▼

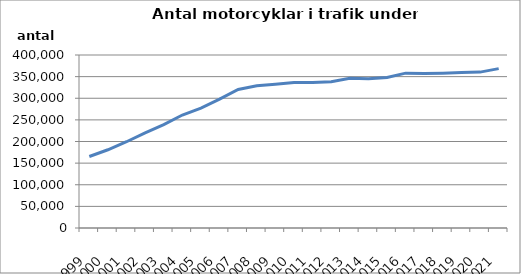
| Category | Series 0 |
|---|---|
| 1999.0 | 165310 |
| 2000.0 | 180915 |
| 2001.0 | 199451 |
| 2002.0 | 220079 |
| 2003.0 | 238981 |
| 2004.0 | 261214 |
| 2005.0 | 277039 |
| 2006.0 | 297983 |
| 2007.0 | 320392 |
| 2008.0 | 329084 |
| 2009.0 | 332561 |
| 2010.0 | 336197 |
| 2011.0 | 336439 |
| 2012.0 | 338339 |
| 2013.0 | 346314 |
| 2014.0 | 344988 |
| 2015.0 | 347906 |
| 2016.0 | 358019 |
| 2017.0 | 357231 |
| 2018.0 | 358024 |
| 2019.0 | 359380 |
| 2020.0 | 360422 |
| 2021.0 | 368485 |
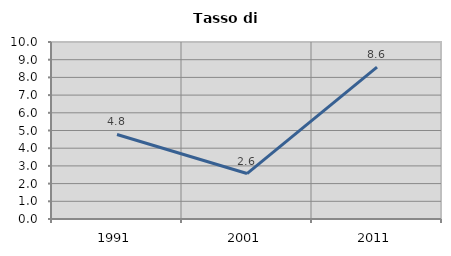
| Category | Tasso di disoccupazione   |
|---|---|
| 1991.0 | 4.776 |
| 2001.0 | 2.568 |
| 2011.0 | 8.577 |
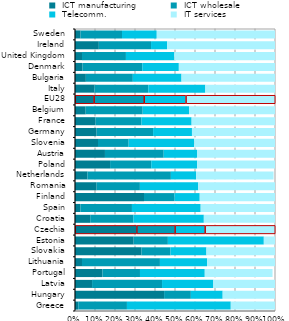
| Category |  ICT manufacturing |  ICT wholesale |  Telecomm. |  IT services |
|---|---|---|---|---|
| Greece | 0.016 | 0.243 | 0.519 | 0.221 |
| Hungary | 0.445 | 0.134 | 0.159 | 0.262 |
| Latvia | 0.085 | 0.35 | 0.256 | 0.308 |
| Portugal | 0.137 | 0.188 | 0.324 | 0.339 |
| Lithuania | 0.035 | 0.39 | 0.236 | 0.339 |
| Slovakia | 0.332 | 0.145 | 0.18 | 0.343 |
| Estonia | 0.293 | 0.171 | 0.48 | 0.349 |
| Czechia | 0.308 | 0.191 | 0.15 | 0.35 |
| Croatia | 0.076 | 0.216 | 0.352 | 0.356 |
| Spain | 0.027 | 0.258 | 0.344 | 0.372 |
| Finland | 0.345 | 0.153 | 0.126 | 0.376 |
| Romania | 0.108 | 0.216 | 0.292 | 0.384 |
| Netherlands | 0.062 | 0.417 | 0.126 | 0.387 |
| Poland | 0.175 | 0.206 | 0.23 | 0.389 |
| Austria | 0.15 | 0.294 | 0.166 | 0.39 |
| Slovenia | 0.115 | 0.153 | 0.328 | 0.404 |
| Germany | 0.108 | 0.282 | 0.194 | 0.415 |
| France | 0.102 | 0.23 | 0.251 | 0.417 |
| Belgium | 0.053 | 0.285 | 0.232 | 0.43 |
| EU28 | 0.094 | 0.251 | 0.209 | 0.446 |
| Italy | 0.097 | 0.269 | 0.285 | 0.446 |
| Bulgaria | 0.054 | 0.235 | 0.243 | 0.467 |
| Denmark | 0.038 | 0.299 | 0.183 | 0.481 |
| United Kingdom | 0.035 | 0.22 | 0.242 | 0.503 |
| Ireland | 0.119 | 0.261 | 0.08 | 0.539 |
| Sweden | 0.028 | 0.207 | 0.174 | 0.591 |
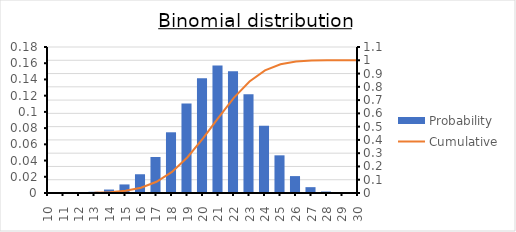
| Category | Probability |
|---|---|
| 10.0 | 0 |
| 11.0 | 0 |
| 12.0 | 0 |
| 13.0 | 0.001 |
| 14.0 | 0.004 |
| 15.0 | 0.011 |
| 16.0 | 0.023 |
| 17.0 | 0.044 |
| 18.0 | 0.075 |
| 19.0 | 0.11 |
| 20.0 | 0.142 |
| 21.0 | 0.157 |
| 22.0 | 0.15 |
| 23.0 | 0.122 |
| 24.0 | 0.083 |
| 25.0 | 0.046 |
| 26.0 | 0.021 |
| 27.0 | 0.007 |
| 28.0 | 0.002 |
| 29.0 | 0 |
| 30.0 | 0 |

▲

The answer must be every line of the records that holds the string "Category".

ANSWER TO THE PROBLEM:
| Category | Series 0 |
| Category | Tasso di disoccupazione   |
| Category |  ICT manufacturing |  ICT wholesale |  Telecomm. |  IT services |
| Category | Probability |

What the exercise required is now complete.